September 07, 2008
Gloucester Coal quarterly sale hit by capacity constraints
It is reported that capacity constraints at the Port of Newcastle in New South Wales continue to affect Gloucester Coal Ltd's sales of coking and thermal coal.
Gloucester Coal reported a 2% lift in total coal sales to 497,000 tonnes for the first quarter of fiscal 2008 with a slight bias towards coking coal sales compared to 488,000 tonnes for the previous corresponding period. Production from the company's four pits was 6% lower to 763,000 tonnes, primarily due to a decline in co disposal mining which involves mixing waste rock with tailings.

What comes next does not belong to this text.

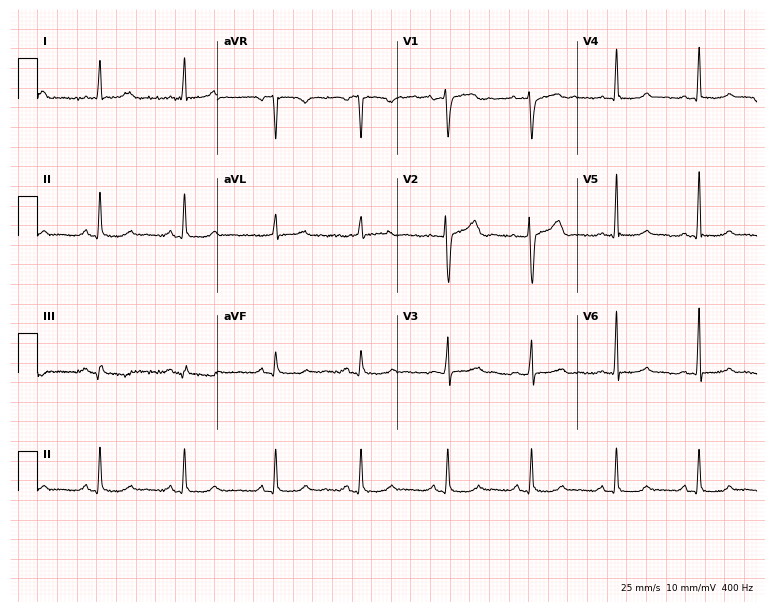
12-lead ECG from a 66-year-old female. No first-degree AV block, right bundle branch block, left bundle branch block, sinus bradycardia, atrial fibrillation or sinus tachycardia recorded for this tracing. Findings outside these six are not listed.

Gloucester Coal said "Changes in the mix of coal from each of the company's mines reflect the continued optimization of operations through the blending of coal, and a focus on the production of the higher value coking coal during times of port capacity constraints."
However, it said that customer’s off take are still strong and it expects offshore vessel queues to fall in the months ahead. Gloucester Coal said "The capacity allocation system has gradually reduced the queue from previous highs, resulting in a welcome fall in demurrage costs incurred by the company."
Gloucester Coal is focusing on growth opportunities outside the Gloucester Basin and expects to release a significant reserve upgrade in early 2008. Its plan to increase production to 2.8 million tonnes in the 2010 fiscal year is proceeding on schedule.